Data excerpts
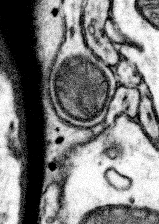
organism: Mouse
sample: Somatosensory cortex neuropil
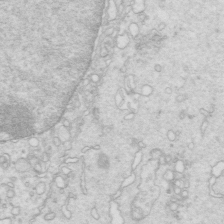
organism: Mouse
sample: Multiciliated cells
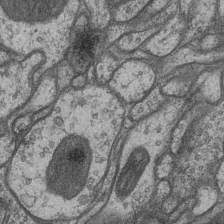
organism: Drosophila
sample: Optic medulla
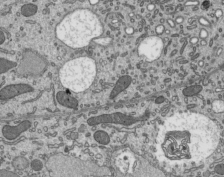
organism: Mouse
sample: Mouse epididymis efferent ductule cilia
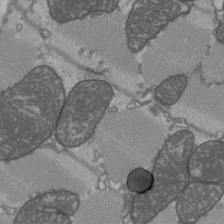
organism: C57BL Mouse
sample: Heart
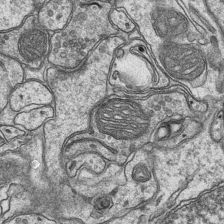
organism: Mouse
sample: CA1 Hippocampus
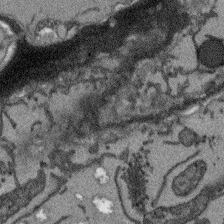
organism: Arabidopsis thaliana
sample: Root tip
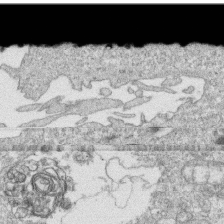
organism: Human
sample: HeLa cell HIV synapse
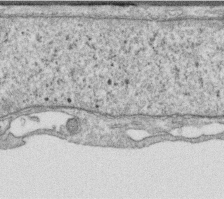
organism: Human
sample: Centriole in RPE cells
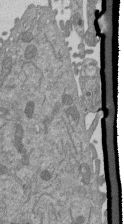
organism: Mouse
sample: ED-1 cell nuclei; centrioles
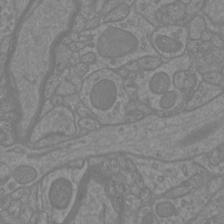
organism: Mouse
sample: Cortical neurons
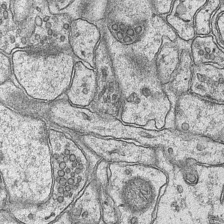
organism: Mouse
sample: CA1 Hippocampus
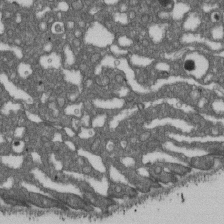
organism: Drosophila
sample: Nephrocyte
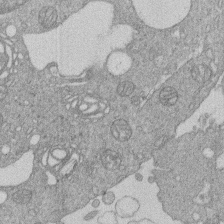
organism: Human
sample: Macrophage cells
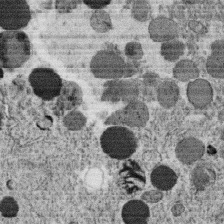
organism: C. elegans
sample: C. elegans oocyte; sperm cells
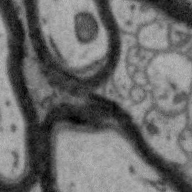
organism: Zebra finch
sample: Brain
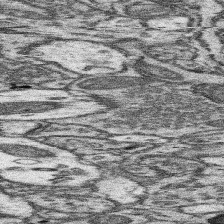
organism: Mouse
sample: Somatosensory cortex neuropil
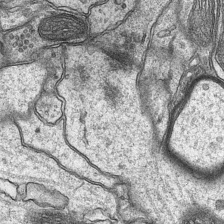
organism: Mouse
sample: CA1 Hippocampus
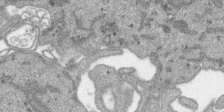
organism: Human
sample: Lung epithelial cells infected with SARS-CoV-2
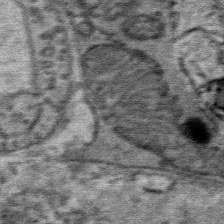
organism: Mouse
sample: Mouse Salivary gland
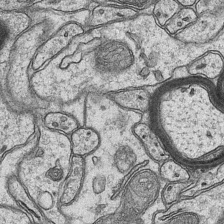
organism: Mouse
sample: CA1 Hippocampus
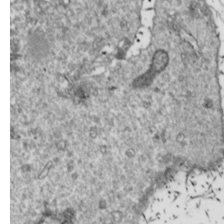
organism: Drosophila
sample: Cell division; meiosis; drosophila spermatocytes
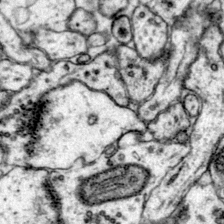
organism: Mouse
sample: Primary visual cortex
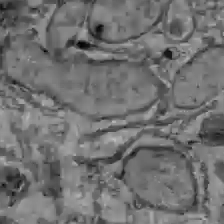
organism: C57BL Mouse
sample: Liver
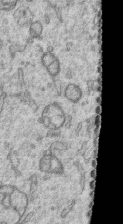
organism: Human
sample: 1205lu cells
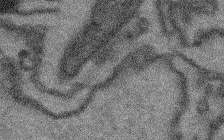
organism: Arabidopsis thaliana
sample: Root tip
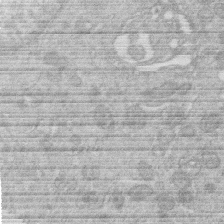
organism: Human
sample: Macrophage cells
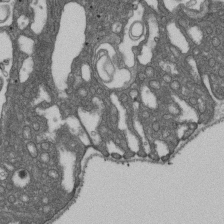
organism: Drosophila
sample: Nephrocyte
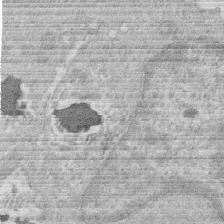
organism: Human
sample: Macrophage cells
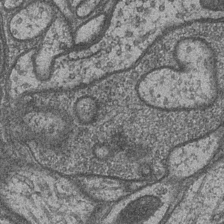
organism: Drosophila
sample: Optic medulla
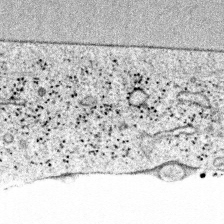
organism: Human
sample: HeLa cells
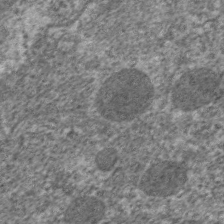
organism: C. elegans
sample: Pharynx
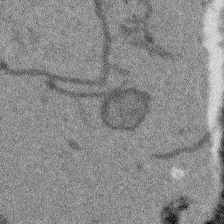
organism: Arabidopsis thaliana
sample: Root tip
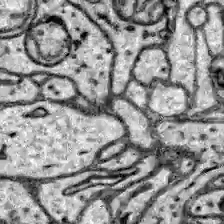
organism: Zebrafish
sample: Brain
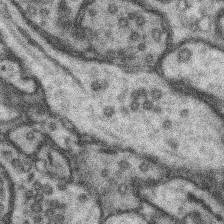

#### Exercise details
With the images removed, give back every entry exactly as shown.

#### Task result
organism: Mouse
sample: Somatosensory cortex neuropil
organism: Mouse
sample: Multiciliated cells
organism: Drosophila
sample: Optic medulla
organism: Mouse
sample: Mouse epididymis efferent ductule cilia
organism: C57BL Mouse
sample: Heart
organism: Mouse
sample: CA1 Hippocampus
organism: Arabidopsis thaliana
sample: Root tip
organism: Human
sample: HeLa cell HIV synapse
organism: Human
sample: Centriole in RPE cells
organism: Mouse
sample: ED-1 cell nuclei; centrioles
organism: Mouse
sample: Cortical neurons
organism: Mouse
sample: CA1 Hippocampus
organism: Drosophila
sample: Nephrocyte
organism: Human
sample: Macrophage cells
organism: C. elegans
sample: C. elegans oocyte; sperm cells
organism: Zebra finch
sample: Brain
organism: Mouse
sample: Somatosensory cortex neuropil
organism: Mouse
sample: CA1 Hippocampus
organism: Human
sample: Lung epithelial cells infected with SARS-CoV-2
organism: Mouse
sample: Mouse Salivary gland
organism: Mouse
sample: CA1 Hippocampus
organism: Drosophila
sample: Cell division; meiosis; drosophila spermatocytes
organism: Mouse
sample: Primary visual cortex
organism: C57BL Mouse
sample: Liver
organism: Human
sample: 1205lu cells
organism: Arabidopsis thaliana
sample: Root tip
organism: Human
sample: Macrophage cells
organism: Drosophila
sample: Nephrocyte
organism: Human
sample: Macrophage cells
organism: Drosophila
sample: Optic medulla
organism: Human
sample: HeLa cells
organism: C. elegans
sample: Pharynx
organism: Arabidopsis thaliana
sample: Root tip
organism: Zebrafish
sample: Brain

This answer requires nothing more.